# Recommendations / advice for a chef knife blank



## DLJeffs (May 6, 2021)

I bought some DIW blanks with a plan to make a couple chef's knifes for Christmas gifts. Now I need to find the blade blanks. I'm looking for recommendations / advice for good suppliers, type of steel, etc. Hopefully make a paired set with an 8" and a 5" blade. Thanks.


----------



## Arn213 (May 6, 2021)

Kitchen knife blanks


Japanese Kitchen knife blanks




ibukiblade.com










Damascus Blades - Page 1 - Alabama Damascus Steel & Cutlery







www.alabamadamascussteel.com

Reactions: Like 1 | Thank You! 1


----------



## TRfromMT (May 7, 2021)

Ibuki blade has a bunch worth looking at. Very good quality.

Reactions: Thank You! 1


----------



## Mike Hill (May 7, 2021)

There is a guy in Moscow that makes interesting knives and blanks. He will also make kitchen blades of Vanax - they aint the cheapest, but its an awesome steel. Bought a filet blade, but waiting on someone to offer some Texas Ebony - decided that is what I want to handle it with. In fact it will likely go to my Sis as a boning knife - Lil Mikey ain't worthy! All he deserves is the plastic handled knives from Sam's. I'm waiting on some Stainless Damascus blanks to show up - Those will be my new kitchen knives. My 43 yo Henkles will be retired to my daughter's drawer - they are older than she is.


----------



## Nature Man (May 7, 2021)

Mike Hill said:


> There is a guy in Moscow that makes interesting knives and blanks. He will also make kitchen blades of Vanax - they aint the cheapest, but its an awesome steel. Bought a filet blade, but waiting on someone to offer some Texas Ebony - decided that is what I want to handle it with. In fact it will likely go to my Sis as a boning knife - Lil Mikey ain't worthy! All he deserves is the plastic handled knives from Sam's. I'm waiting on some Stainless Damascus blanks to show up - Those will be my new kitchen knives. My 43 yo Henkles will be retired to my daughter's drawer - they are older than she is.

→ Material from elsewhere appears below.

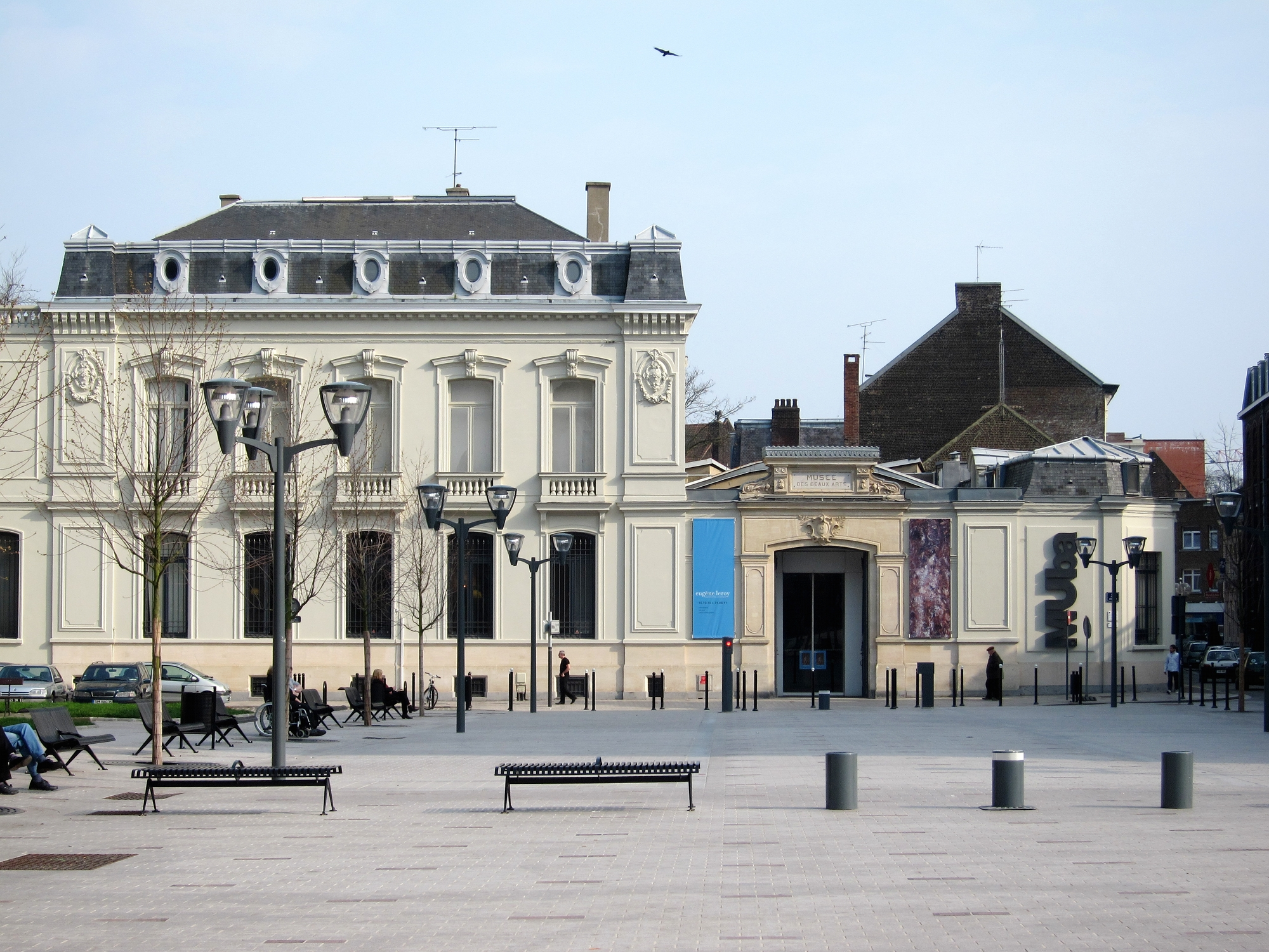 L'entrée du MUba Eugène Leroy à Tourcoing (Nord).

Have you put out a request for Texas Ebony yet? Chuck


----------



## Mike Hill (May 7, 2021)

In the past. Bought some pieces, but used it.

Reactions: Thank You! 1


----------



## Mike1950 (May 7, 2021)

Jantz has a nice selection. Handled a couple. both were nice knifes. one is back in shop. Ma put it in dishwasher!!! 
make sure you are not getting Pakistan steel...

Reactions: Thank You! 1 | Agree 2


----------



## DLJeffs (May 7, 2021)

Arn213 said:


> Kitchen knife blanks
> 
> 
> Japanese Kitchen knife blanks
> ...


Those are really pretty blades.


----------



## DLJeffs (May 7, 2021)

TRfromMT said:


> Ibuki blade has a bunch worth looking at. Very good quality.


I saw those Tony and wondered if they were good steel or not. Have you used them yourself?


----------



## DLJeffs (May 7, 2021)

Anybody have first have experience with these Katsura blades?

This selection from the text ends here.